Sex is real. Sex is so goddamned real that it has us tearing up the world to get away from that reality. When are we going to stop compartmentalizing our lives? When are we going to follow one of our major social roots, recognize and feel our way through our own bodies, acknowledge that our emotions are imbued with sex, accept that our thoughts are not really on business and never have been? When are we going to love the fact that nothing about ourselves is pure? When are we going to relax enough to touch one another? When are we going to stop believing the lies of every institution ever known? When are we going to break the faith of our ancestors? When are we going to create an new world order, a truly new world order?

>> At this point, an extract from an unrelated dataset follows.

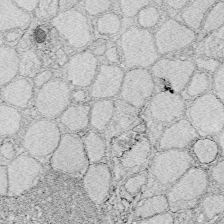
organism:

Sex without sensuality is violence, pounding, bodies pounding on each other. Sex and sensuality without love is delightful, beautiful, delicious but ungratifying, like a great meal with the wrong ambience. I hope never to condemn casual encounters—the merely pleasant—but I want to say there’s so much more. Love and trust will open your senses beyond anything opened by technique and scenario and accoutrements. The things you really need cannot be sold or packaged—it’s so much more than trivial fantasy. What you open with love and trust is self-acceptance. You become tolerant of human imperfection and you begin to let another person in. You begin to feel you deserve what someone else has to give. What you give is no longer a means of staying in control, it’s no longer about power. This is where the connections begin. This is about losing yourself and gaining yourself. This is about subtlety and intimacy. This is something no one can sell you or teach you. This is something you’ll find with another person. This is something you’ll never forget.